Mas ele não tolera que muitos progressistas não coloquem o antissemitismo no mesmo plano de outras fobias ou racismos.

Isso se explica, em primeiro lugar, com uma simples palavra: Israel. O raciocínio é conhecido: sim, o antissemitismo é um preconceito lamentável; mas o tratamento de Israel aos palestinos também não ajuda, certo?

A resposta de Baddiel é curta e grossa: “Eu quero que Israel se dane”. Ele não é israelense. É inglês. Se um negro americano é vítima de abuso policial nos Estados Unidos, será que alguém pode relativizar o crime pela forma como o Zimbábue trata a sua população branca?

Seria grotesco e francamente racista a redução das diferenças geográficas, culturais ou históricas à simples cor da pele. Como tolerar que o mesmo seja feito a cidadãos ocidentais que só por acaso são judeus? Que têm eles a ver com Israel e os palestinos?

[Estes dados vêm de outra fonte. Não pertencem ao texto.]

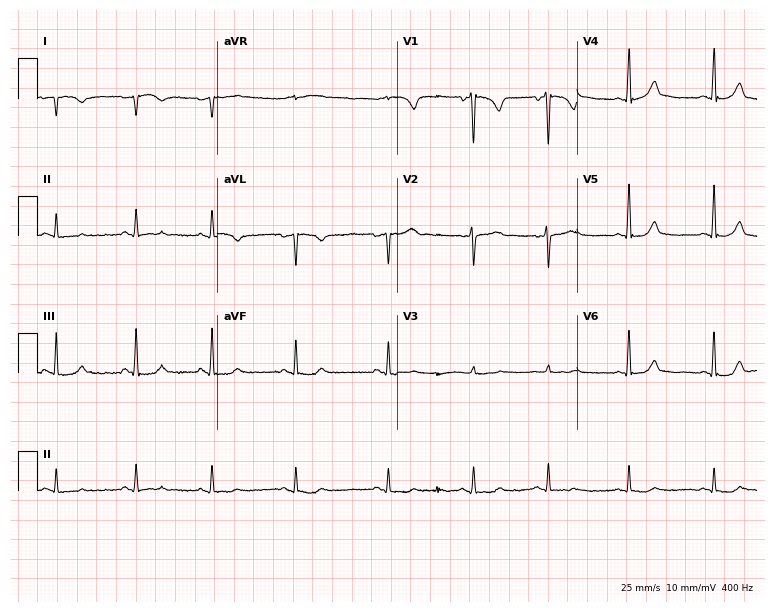
Resting 12-lead electrocardiogram (7.3-second recording at 400 Hz). Patient: a female, 22 years old. None of these six findings is recorded: first-degree AV block, right bundle branch block (RBBB), left bundle branch block (LBBB), sinus bradycardia, atrial fibrillation (AF), sinus tachycardia. Other findings, if any, are not listed.
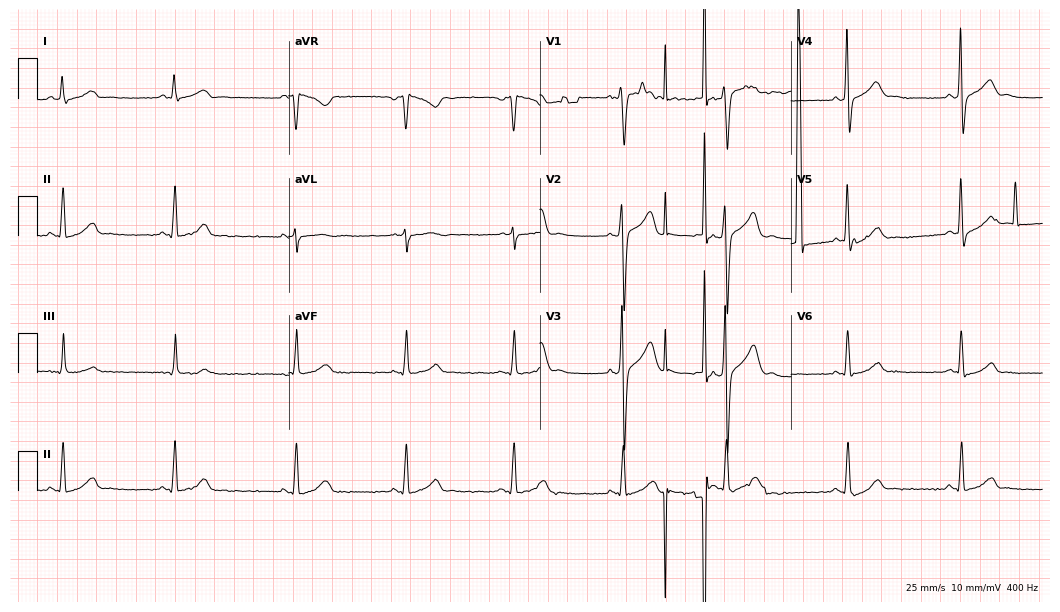
Resting 12-lead electrocardiogram. Patient: a male, 35 years old. None of these six findings is recorded: first-degree AV block, right bundle branch block, left bundle branch block, sinus bradycardia, atrial fibrillation, sinus tachycardia. Findings outside these six are not listed.
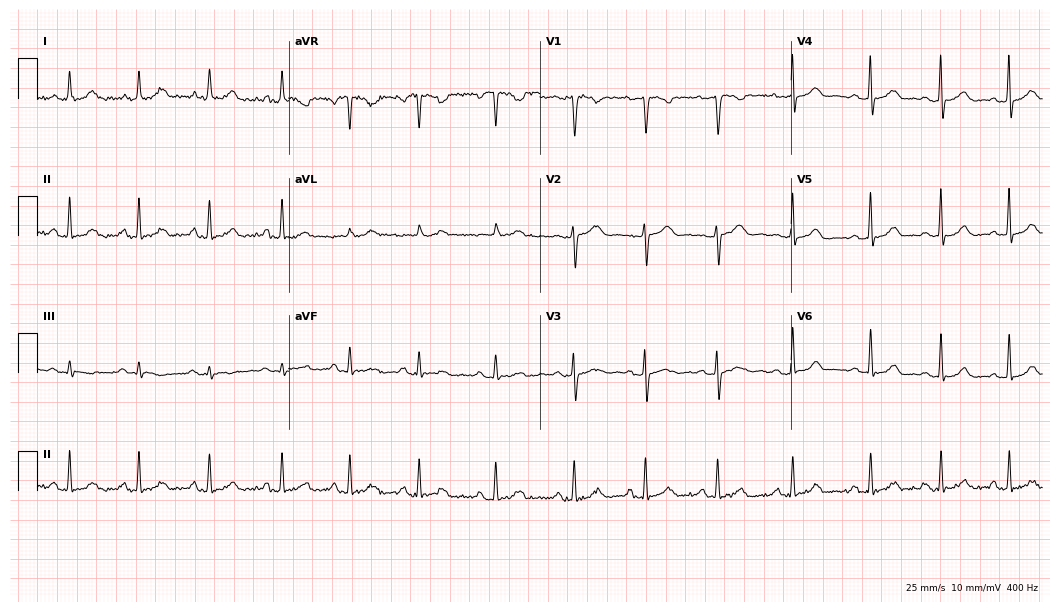
Resting 12-lead electrocardiogram (10.2-second recording at 400 Hz). Patient: a female, 27 years old. Read as a normal ECG.
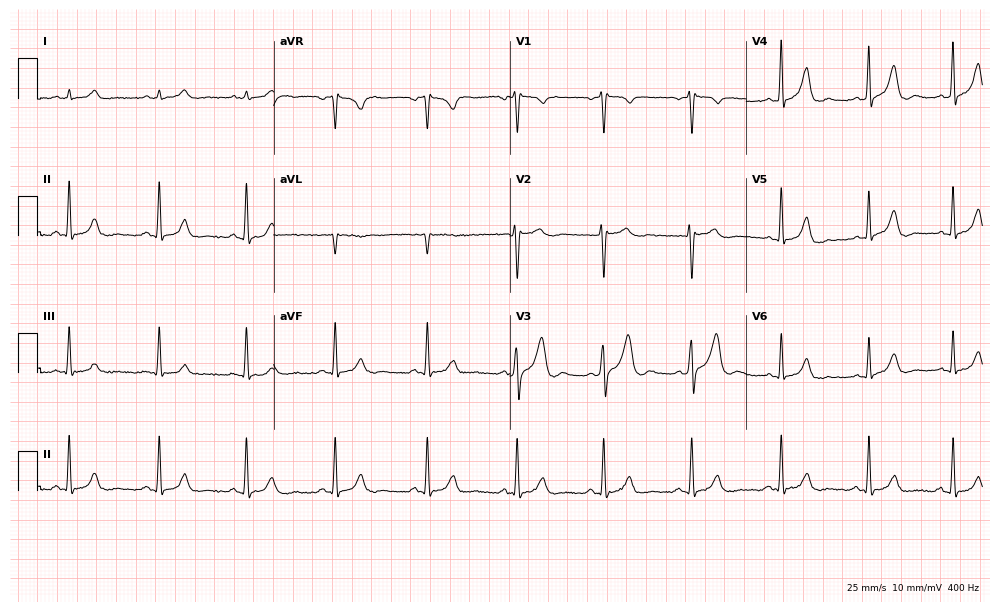
Resting 12-lead electrocardiogram. Patient: a 31-year-old man. None of these six findings is recorded: first-degree AV block, right bundle branch block, left bundle branch block, sinus bradycardia, atrial fibrillation, sinus tachycardia. Other findings, if any, are not listed.
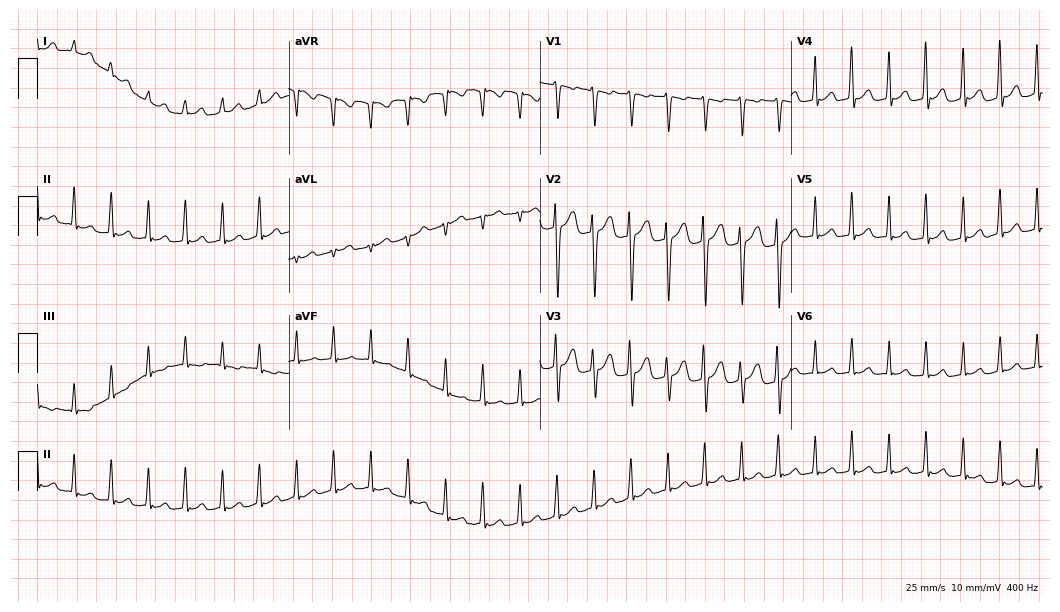
Resting 12-lead electrocardiogram. Patient: a 20-year-old woman. The tracing shows sinus tachycardia (a sinus rate of 100 beats per minute or more).
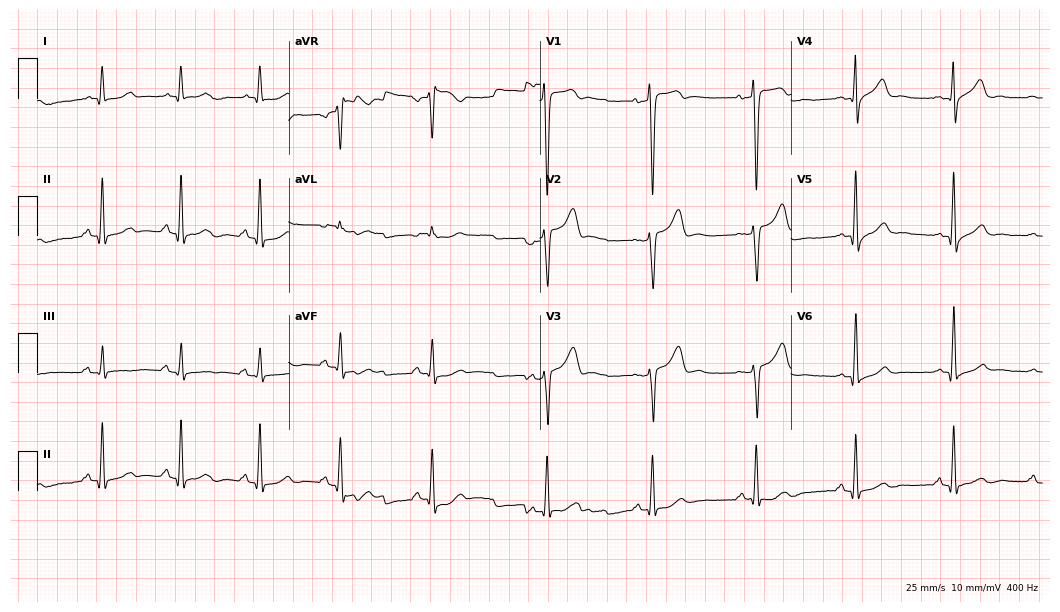
Standard 12-lead ECG recorded from a man, 31 years old. Read as a normal ECG.
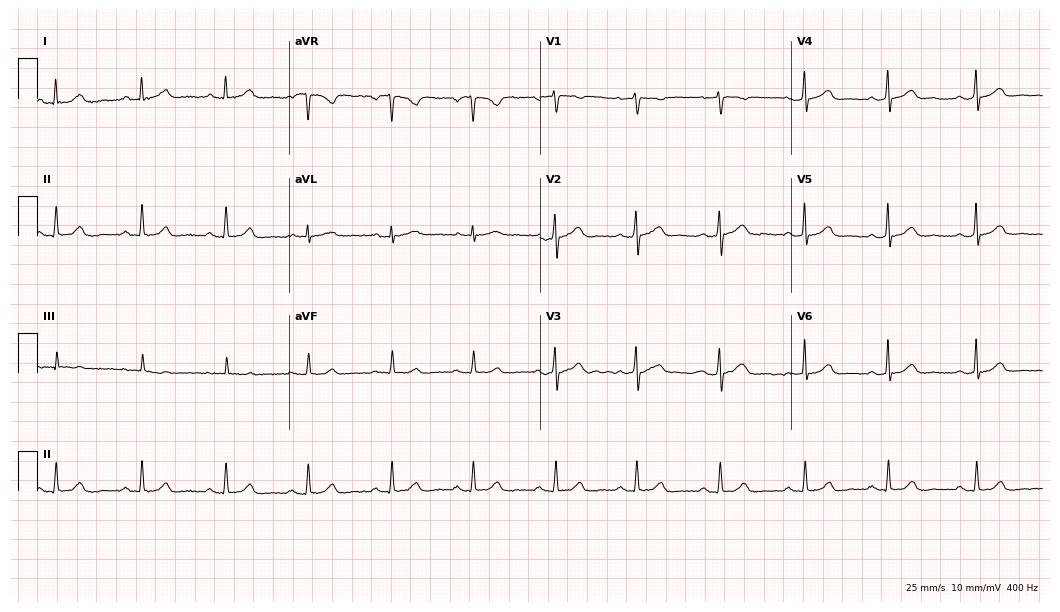
ECG (10.2-second recording at 400 Hz) — a 48-year-old female. Labelled as a normal ECG.
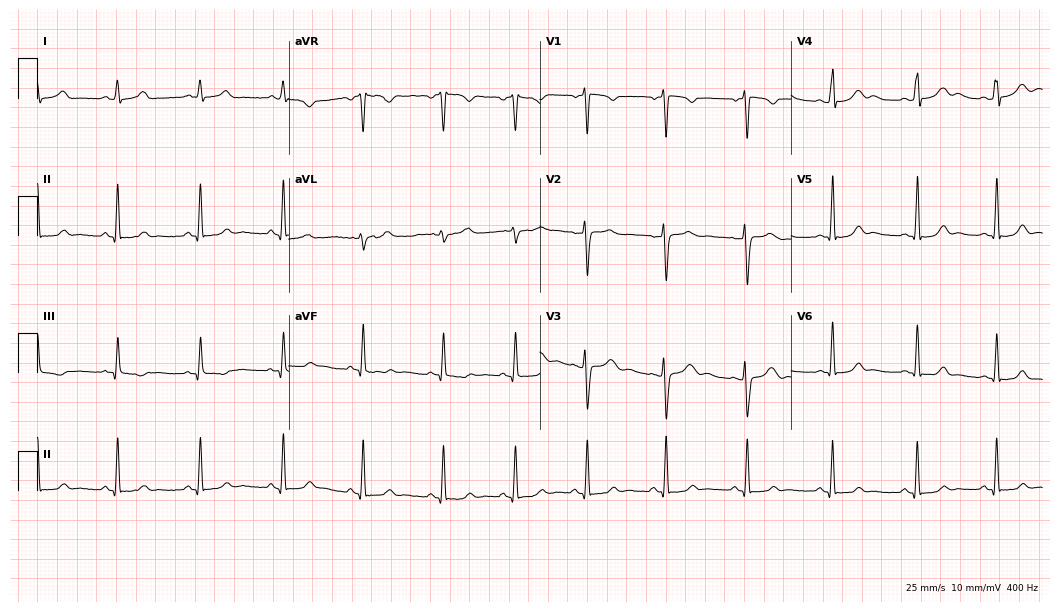
ECG — a 23-year-old woman. Labelled as a normal ECG.
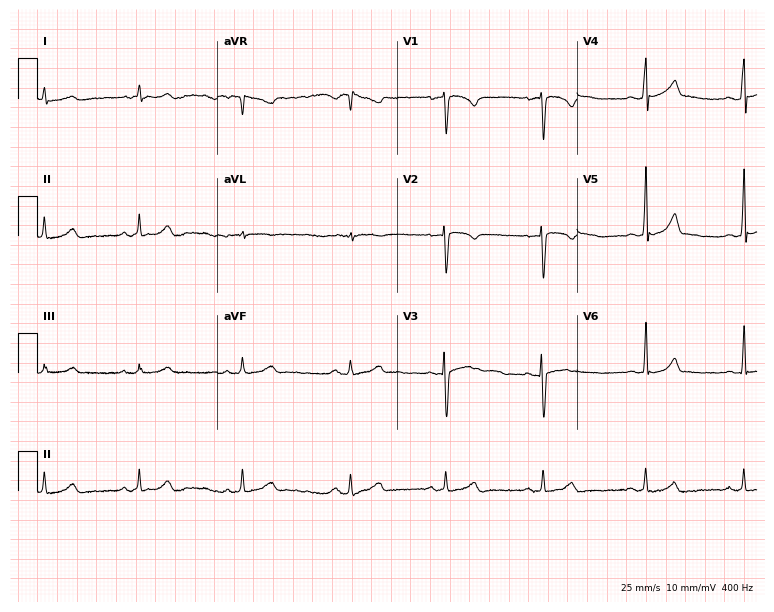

Nada. Da mesma forma que um afro-americano está a milhares de quilômetros de distância — física, histórica ou existencial — de um zimbabuano.

Mas existe uma segunda explicação para a invisibilidade vitimária dos judeus entre os progressistas de esquerda: no velho esquema marxista, os judeus fazem parte das classes plutocratas. Eles são os opressores, não os oprimidos.

Os números não dizem isso: segundo a New World Wealth, 56,2% dos milionários no mundo são cristãos; 6,5% são muçulmanos; 3,9% são hindus; só 1,7% são judeus. Mas que interessam os números?

Meus alunos, todos os anos, ficam pasmos quando eu lhes digo que os judeus na Alemanha nazista representavam menos de 1% da população. Pela histeria genocida do velho Adolf, eles supunham que os judeus seriam metade ou até mais.

Eis a pergunta final de David Baddiel para os seus companheiros de estrada: não é irônico que o desprezo pelos judeus nas “políticas de identidade” seja exercido com argumentos típicos da extrema direita?